Tech and consumer discretionary (even as jobless claims remain stuck at an unappealing level) were the day’s out-performing sectors. Energy, financials and consumer staples were the big losers.
The price of crude plunged nearly $4 to $92/bbl (was below $90 before the Greek news hit) as there was a coordinated effort announced to release 60 million bbls of oil from global strategic reserves. This came a day after news that the Saudis wanted to tighten a noose on the Iranians Still this is unlikely to have a lasting effect on the price of crude beyond an immediate reaction – the U.S. alone consumes 21 million bbls/day and the world 85 million bbsl/day. If crude continues to move lower it will be because of the deteriorating growth story (as has been the reason since it peaked at $114/bbl on April 29 (also the stock-market near-term peak).
Market Activity for June 23, 2011
Sector Activity for June 23, 2011
Jobless Claims
The Labor Department reported that initial jobless claims remained stuck above the 400K mark (11th week in a row) as they rose 9,000 to 429,000 from the upwardly revised 420K in the previous week. The four-week average held at 426,250.
Continuing claims moved in the wrong direction too as they increased by 67,200 to 7.65 million – the standard issue (covers the first 26 weeks of joblessness) fell 1,000 to 3.697 million, but emergency claims (put in play after the recession hit and extends bennies to 99 weeks) rose 68,300 to 3.952 million.
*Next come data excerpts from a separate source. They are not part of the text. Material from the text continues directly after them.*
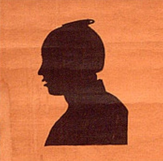 前田直良の肖像。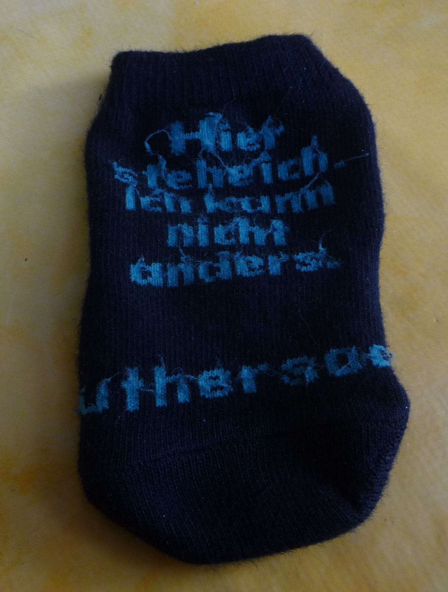 Luthersocke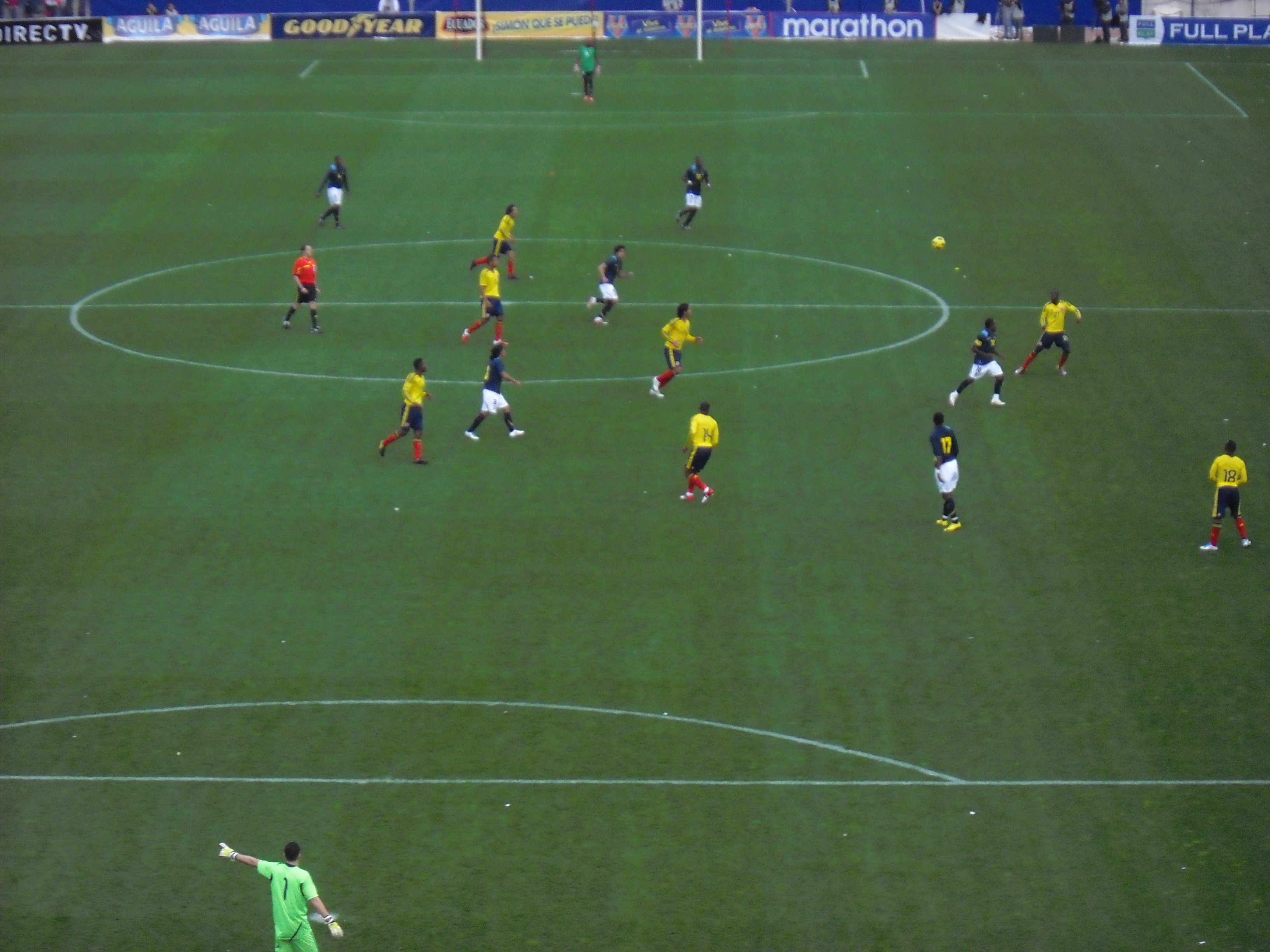 Captura del partido Colombia-Ecuador que tuvo lugar el dia 26/3/11 en Madrid.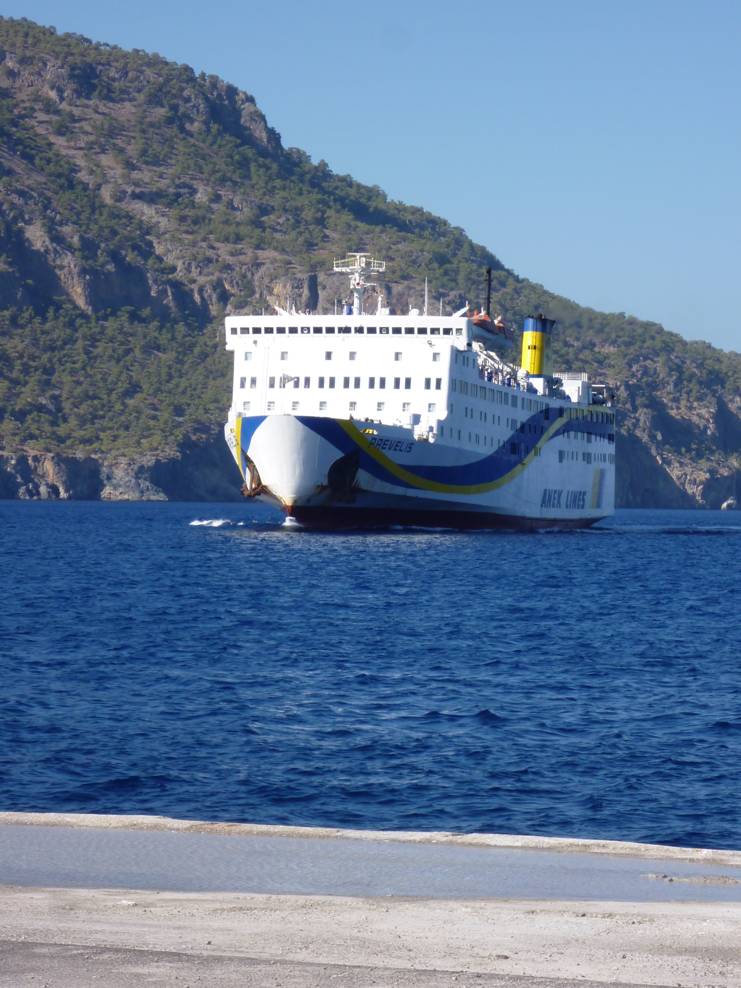 Eine Fähre der Anek Lines (Preveli) kurz vor dem Anlegen am Hafen von Karpathos-Stadt.

None of this illustrated a job market that has the juice to get the unemployment rate lower, unless we see another exodus from the labor force as more people get discouraged (but that’s hardly the healthy way to lower the official jobless rate).
The nice improvement we saw via payroll gains that took place in February, March and April appears to have run its course. This jobless claims report is for the week in which the June jobs report will be calculated, so we may very well see another sub-150K number – and we need at least 150K just to keep up with population growth.
New Home Sales
The Commerce Department reported that new-home sales fell 2.1% to 319,000 units SAAR in May – actually better though than the 310K expected. But up 2% down 2%, it doesn’t matter at these levels.
The supply figures look great actually, even with the decline in sales the inventory/supply figure still slipped to 6.2 months worth (right at the long-term average) from 6.3 for April.
The supply of homes is falling at a faster rate than sales. One would think, as many have predicted, residential construction to be on the verge of a revival at these record low levels of absolute inventory. However, the “distressing” reality of distressed properties hitting the market (foreclosed homes) – and many more that have yet to hit – is the millstone around builders’ necks.